*Exercise directions*: For each record below, output its text exactly and skip any picture.

*Records for processing*:
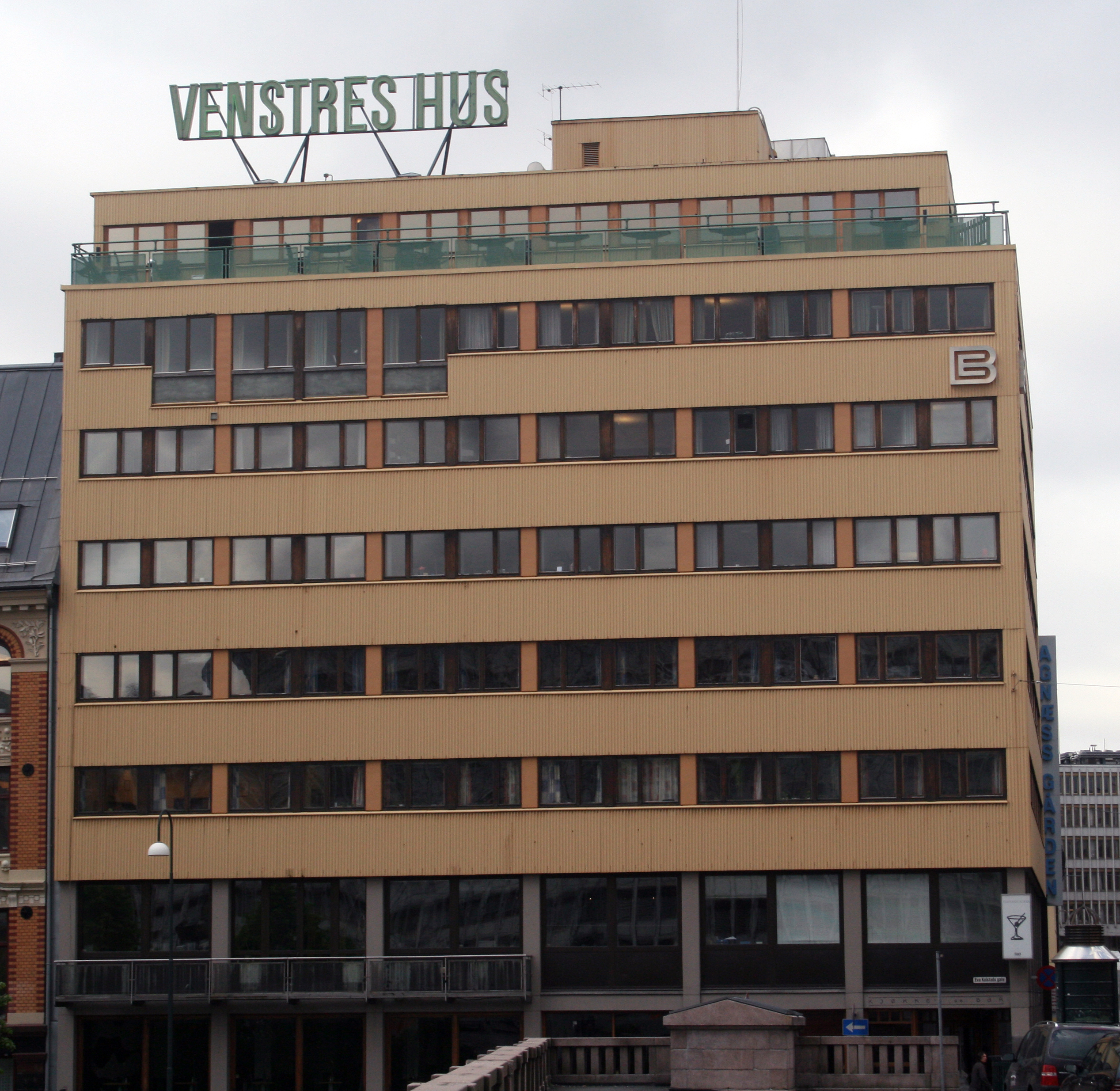 Venstres Hus i Møllergata 16 i Oslo; arkitekt Knut Knutsen (1954)
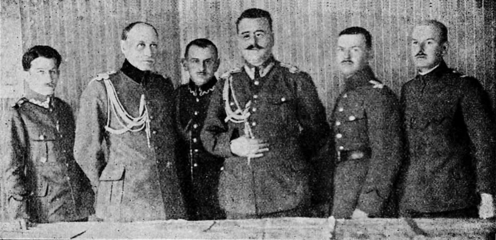 Sztab 1 Dywizji Litewsko-Białoruskiej z gen. Wacławem Iwaszkiewiczem-Rudoszańskim; 1919. Stoją (od lewej): por. Meyer, szef sztabu płk Edmund Kessler, kpt. Strzelczyk, dowódca gen. Wacław Iwaszkiewicz-Rudoszański, kpt. Wysocki, por. Imiela.
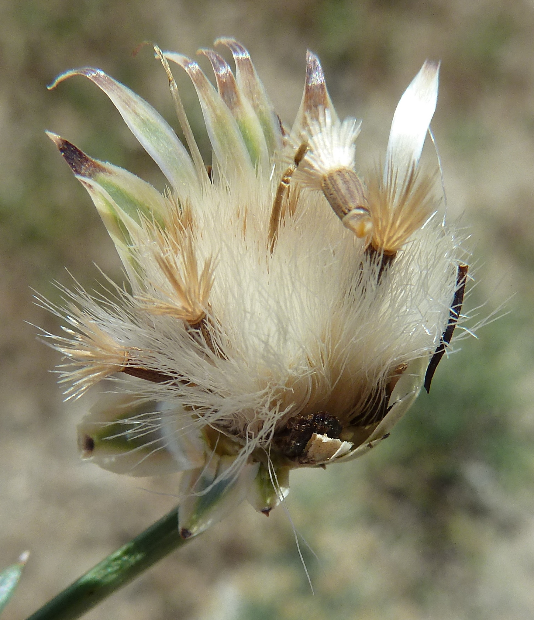 Mantisalca salmantica - Capítulo en fructificación, con cipselas in situ - Circa Estación de Contenedores de RENFE/ADIF de Abroñigal/Embajadores, Madrid (España).
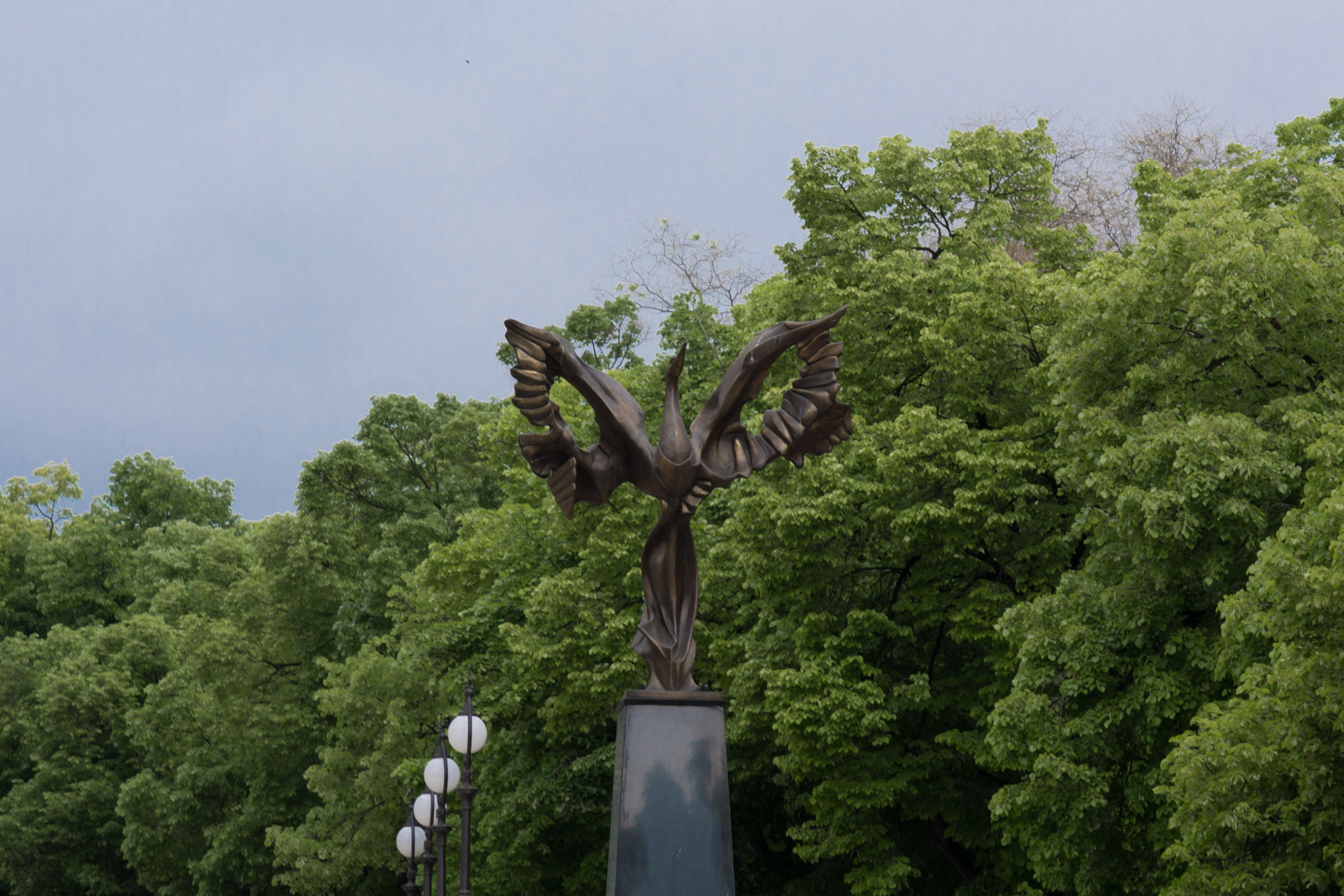 Стара Загора, април 2014
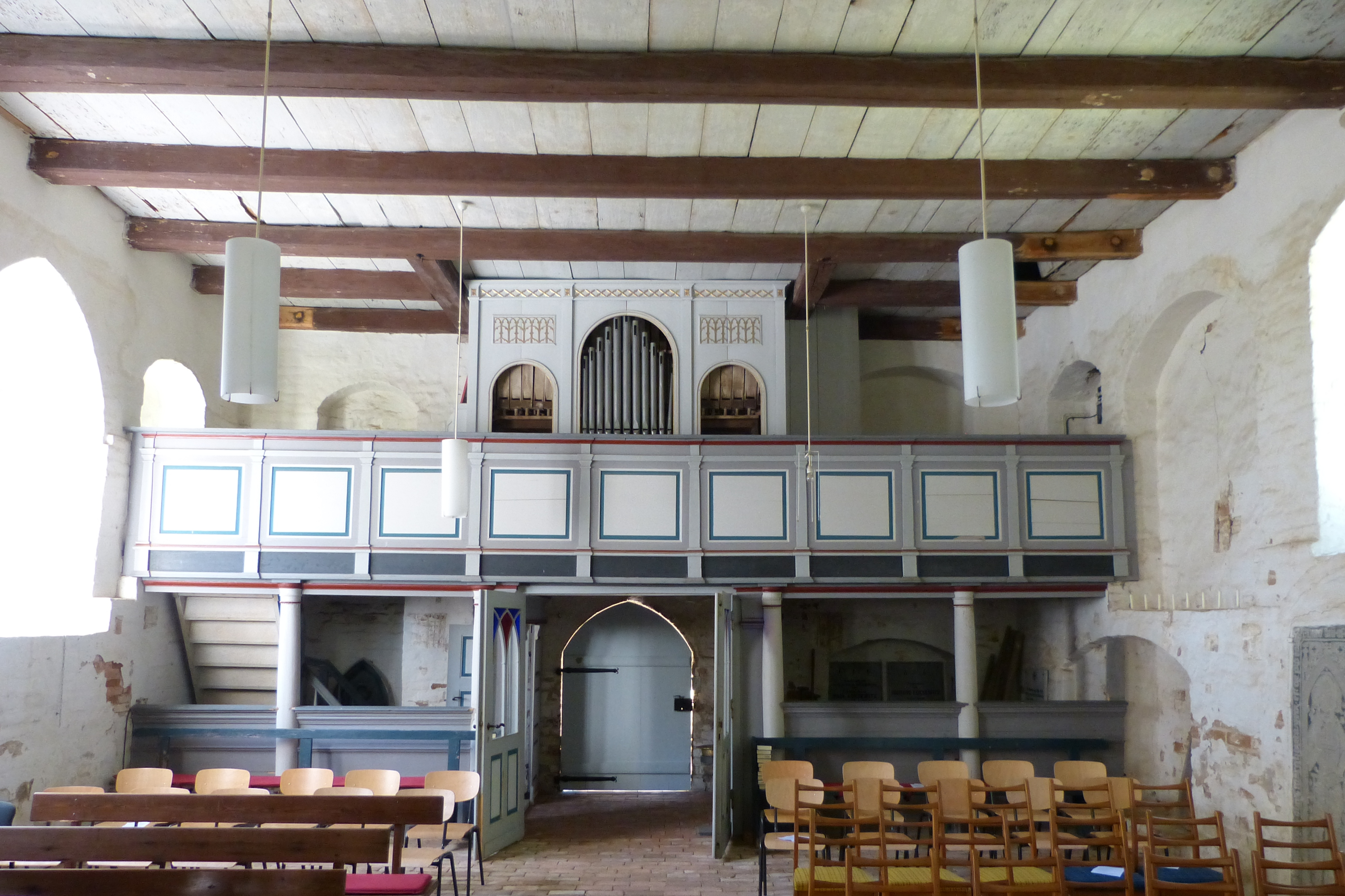 Kirche in Pinnow (Gemeinde Murchin), Orgelempore
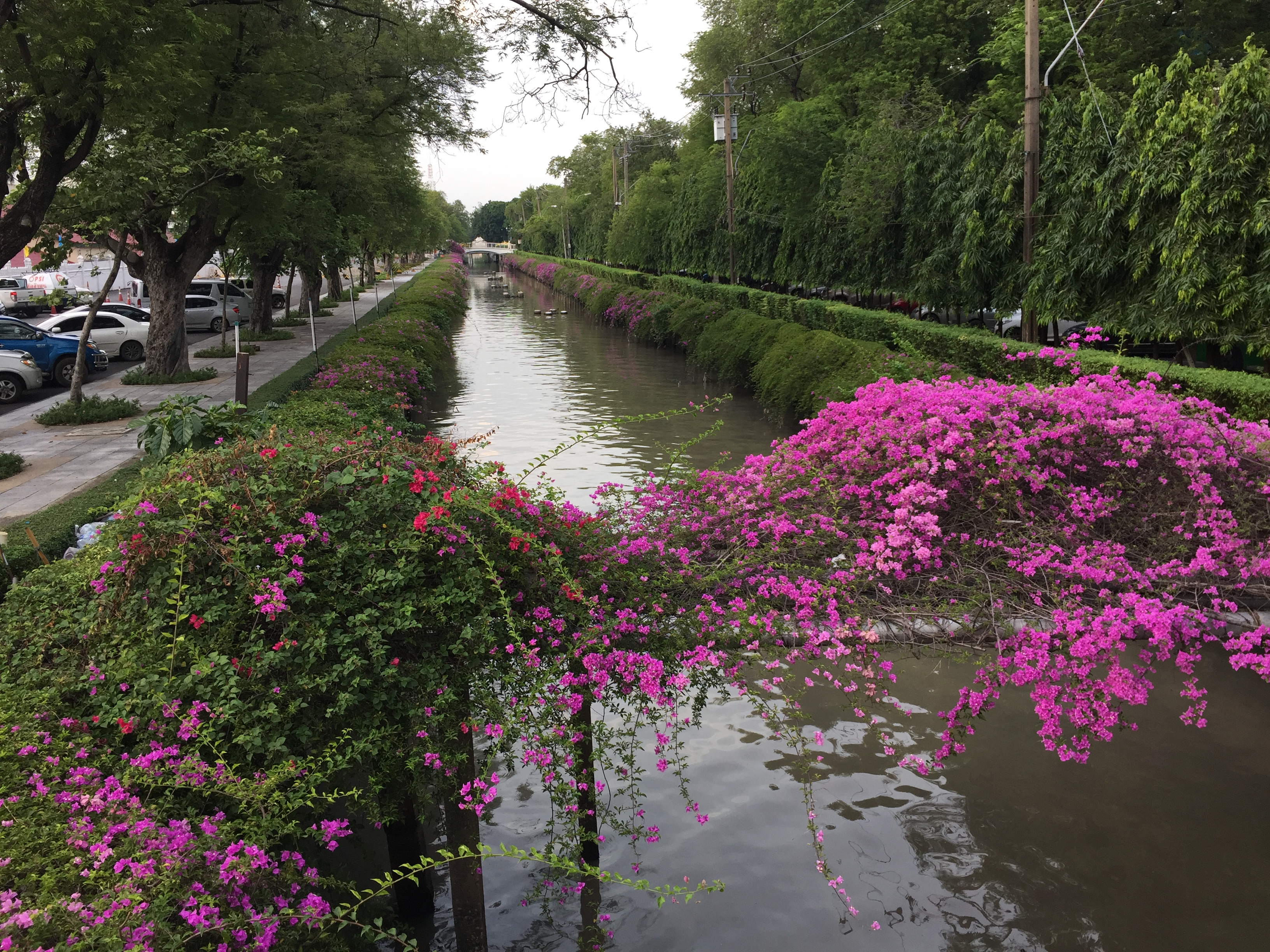 คลองเปรมประชากรข้างทำเนียบรัฐบาล
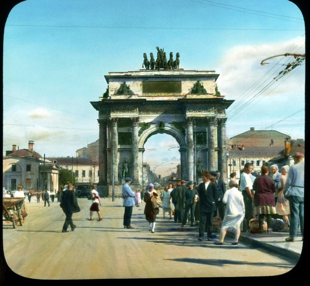 Москва. Тверская застава
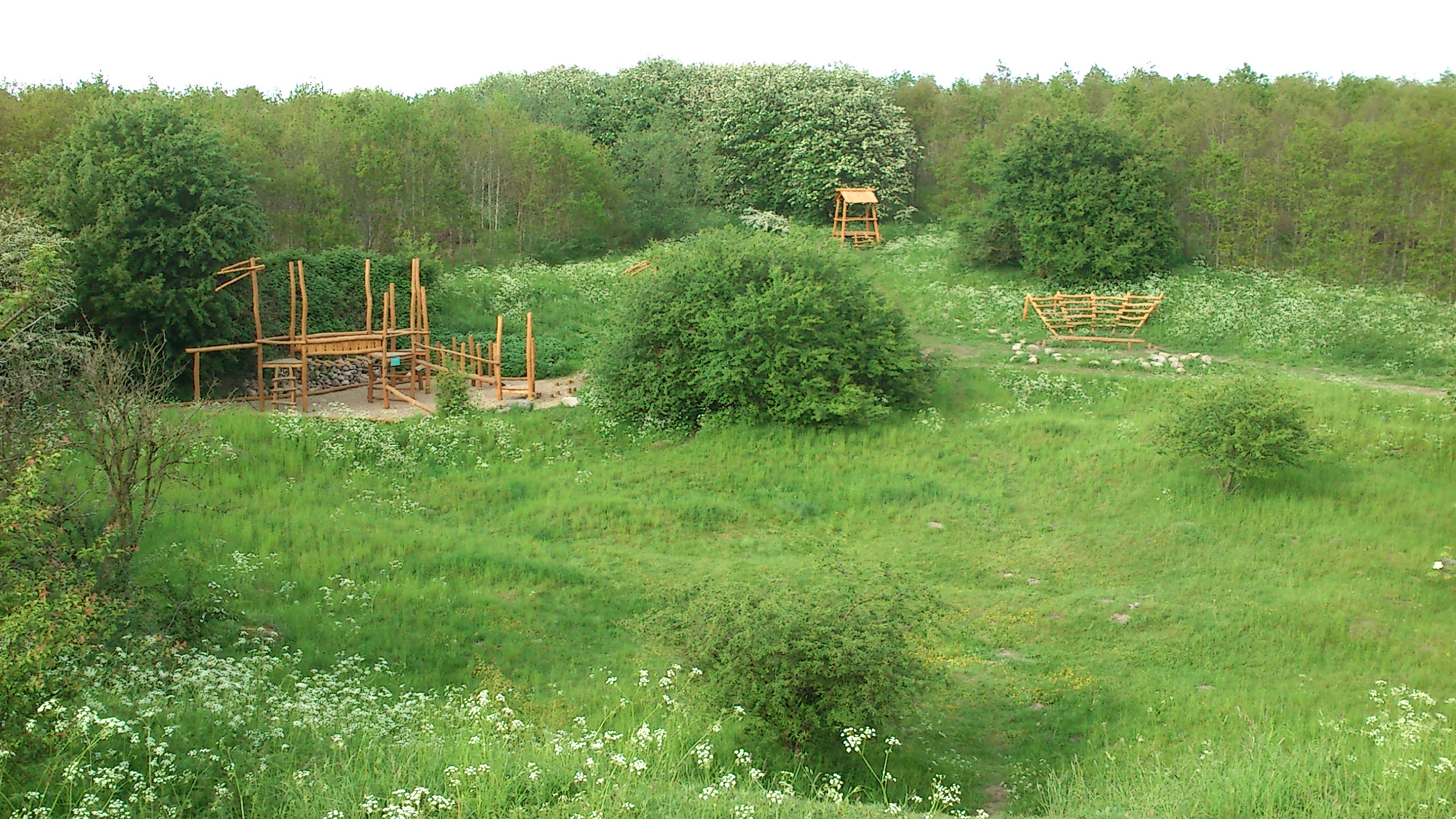 Kimbrerdalen. Legepladsen er anlagt i en nedlagt grusgrav, som der er flere af i den nye del af Lisbjerg Skov. Indviet 1. maj 2014 af Aarhus Kommune ved rådmand Kristian Würtz (S). Svævebanen mm. ligger til højre for billedet her.

*Final answer*:
 Venstres Hus i Møllergata 16 i Oslo; arkitekt Knut Knutsen (1954)
 Sztab 1 Dywizji Litewsko-Białoruskiej z gen. Wacławem Iwaszkiewiczem-Rudoszańskim; 1919. Stoją (od lewej): por. Meyer, szef sztabu płk Edmund Kessler, kpt. Strzelczyk, dowódca gen. Wacław Iwaszkiewicz-Rudoszański, kpt. Wysocki, por. Imiela.
 Mantisalca salmantica - Capítulo en fructificación, con cipselas in situ - Circa Estación de Contenedores de RENFE/ADIF de Abroñigal/Embajadores, Madrid (España).
 Стара Загора, април 2014
 Kirche in Pinnow (Gemeinde Murchin), Orgelempore
 คลองเปรมประชากรข้างทำเนียบรัฐบาล
 Москва. Тверская застава
 Kimbrerdalen. Legepladsen er anlagt i en nedlagt grusgrav, som der er flere af i den nye del af Lisbjerg Skov. Indviet 1. maj 2014 af Aarhus Kommune ved rådmand Kristian Würtz (S). Svævebanen mm. ligger til højre for billedet her.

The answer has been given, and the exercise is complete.